Szulborski knew Cornish first in the 80s, when the Christmas City Fair was strapped for cash and support. They became co-chairs of the event, and Zsulborski was impressed with Cornish’s ability to work with people, to pull them together and make things happen.

“The Christmas City Fair had a budget of nothing,” Zsulborski recalls. “Once we were concerned because the security guys’ walkie-talkies weren’t working. John knew the owner of Radio Shack and arranged the donation of cases of batteries [in time for the event].

“He was great to work with and had an ability to make people smile. His involvement is truly missed in the community.”

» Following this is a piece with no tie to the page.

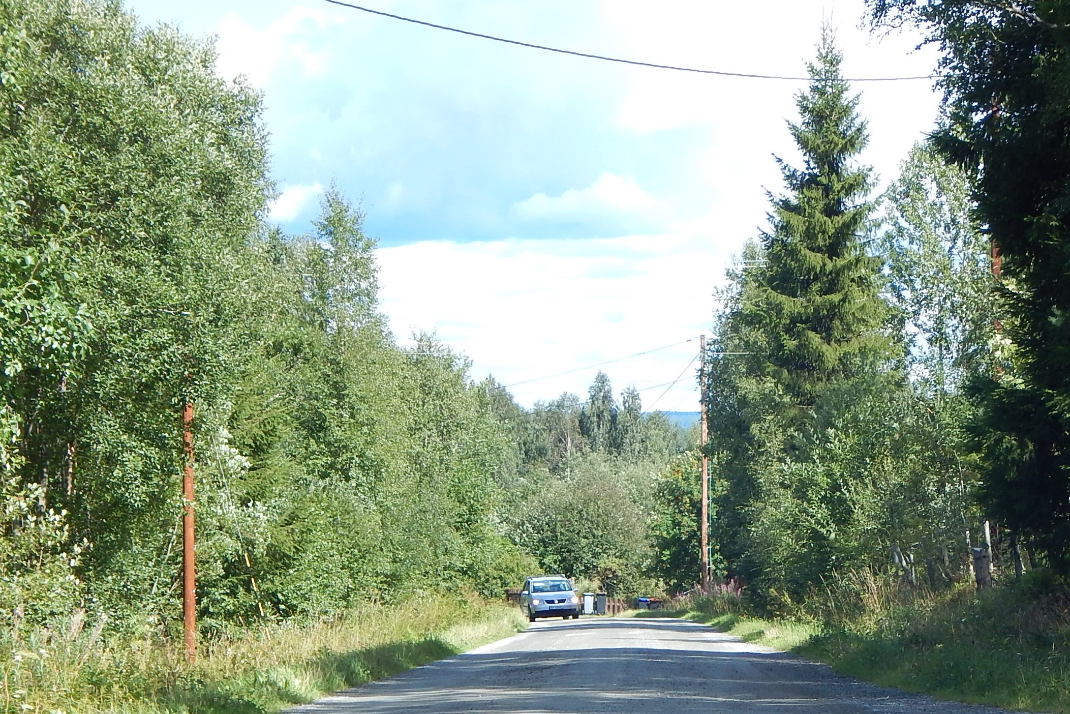 Sopelimkroken (fylkesvei 1850, tidl. 170) sett fra Åsvegen

John Cornish’s son Seth, who twice excused himself for choking up while discussing his father on the phone, said improving the community was intrinsic to the man’s identity. “It shaped everything he was. He always said, ‘You always get out of the community what you put into the community.’”

Cornish said he spent his childhood Saturday mornings folding envelopes for mass mailings and repairing a fire-damaged Pa. Playhouse. “He brought his family into everything. He was a pretty cool man.”

Cornish said his father never looked to build his resume or find recognition from his work, simply insisting volunteerism was his preferred hobby. “Up until he went to the hospital he drove to work every day. He was involved until the very end. He never quit. He was America’s volunteer.

“To me, Bethlehem is going to have a hole in it for a while.”